January 29, 2012|By Jeffrey Gantz
(COURTESY OF ISAAC JULIEN, METRO PICTURES, AND VICTORIA MIRO GALLERY)

Isaac Julien’s films prowl the margins of mainstream cinema. A Londoner whose parents emigrated to England from the Caribbean island of Saint Lucia, Julien, 51, first attracted attention with “Looking for Langston,’’ a black-and-white meditation on Langston Hughes and the Harlem Renaissance that won a Teddy at the 1989 Berlin Film Festival. Julien has since gone on to treat subjects as varied as the 18th-century architect Sir John Soane, the blaxploitation genre of the 1970s, and British director Derek Jarman. But he’s also an artist - he graduated from London’s Central Saint Martins College of Art & Design - and his nine-screen, China-themed video installation, “Ten Thousand Waves,’’ is currently on view at the Institute of Contemporary Art. Today the ICA will complement that installation with an afternoon retrospective of his films, in three separate 90-minute programs.

Julien may be a documentarian in his subject matter, but he’s an artist and a poet in his approach. “Looking for Langston’’ melds archival footage and photographs of Hughes - whom Julien wants to reclaim as a black gay icon - with fantasy re-creations. The painterly images, often unfolding through vertical pans and long, slow tracking shots, riff on the nude photo work of Robert Mapplethorpe and George Platt Lynes; the soundtrack ranges from Richard Bruce Nugent’s “Smoke, Lilies and Jade’’ to George Hannah’s “Freakish Man Blues.’’ The facts of Hughes’s life are subsumed into Julien’s perception of the truth.

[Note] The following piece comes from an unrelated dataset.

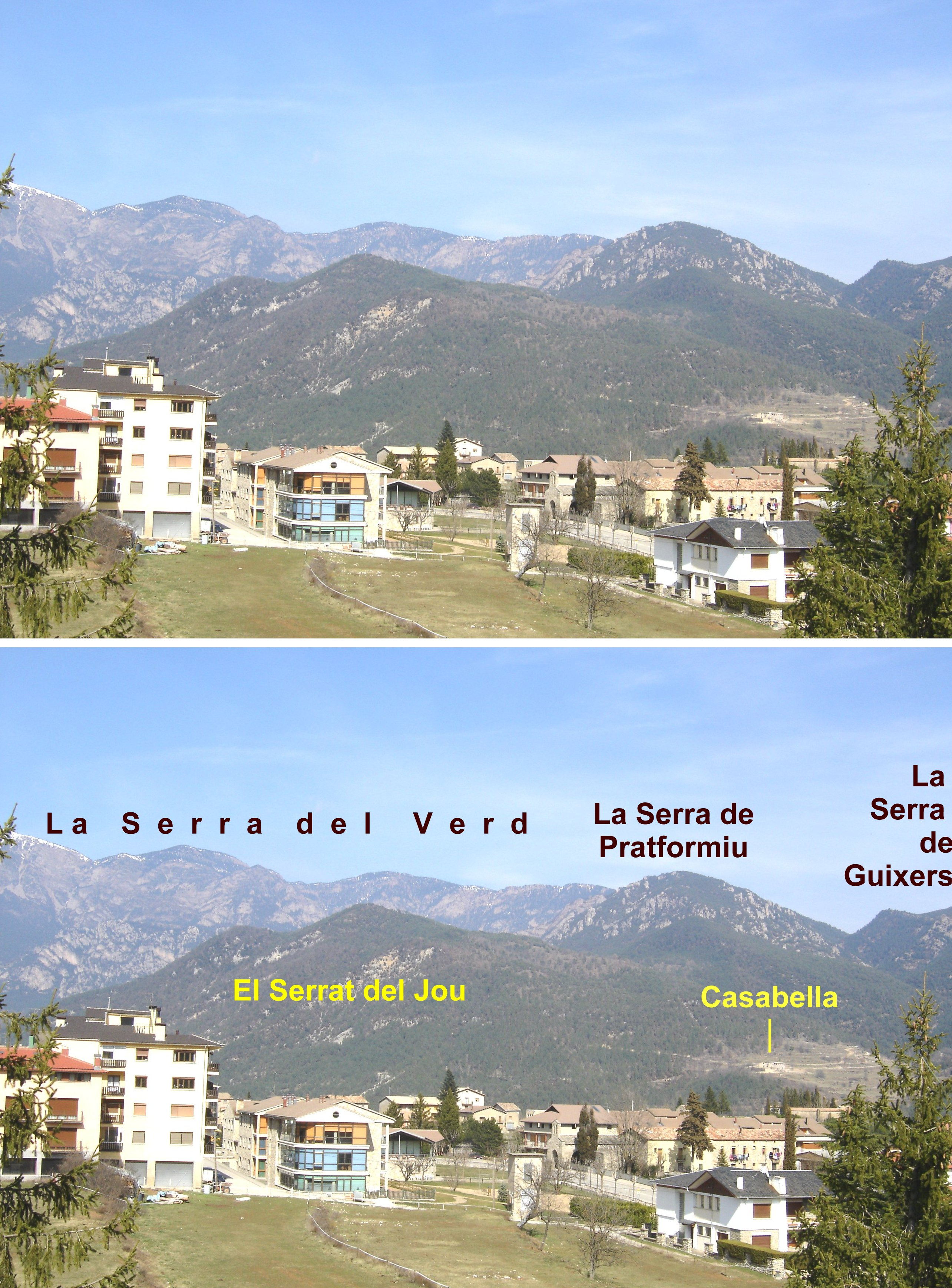 El vessant sud-oriental del Serrat del Jou (La Coma i la Pedra, la Vall de Lord, Solsonès) vist des de Sant Llorenç de Morunys. A la foto també es pot veure la Serra del Verd, la Serra de Pratformiu i la Serra de Guixers
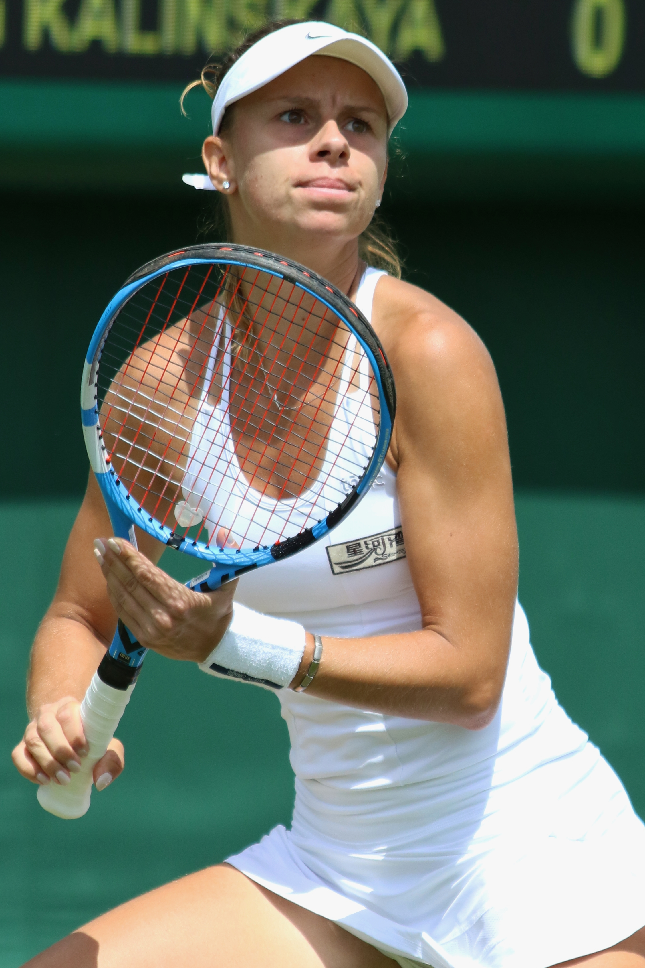 Linette WM19 (25)

“Derek’’ (2008), which shares the second program with “Looking for Langston,’’ is anchored by a frank, informative interview with Jarman from 1990 (he died of AIDS in 1994) and by recollections by one of his muses, Tilda Swinton, from Prospect Cottage, his home on the coast of Kent. Jarman talks about hanging out with David Hockney and Andy Warhol and Ken Russell, and there’s footage of his 1976 Queer Cinema landmark “Sebastiane,’’ and his 1978 punk classic, “Jubilee,’’ and later, better-known films such as “Caravaggio,’’ “Edward II,’’ and “Blue.’’ Like “Looking for Langston,’’ “Derek’’ is a piece of cinematic art. Sometimes, though, it’s hard to tell where Jarman’s fantasies leave off and Julien’s begin.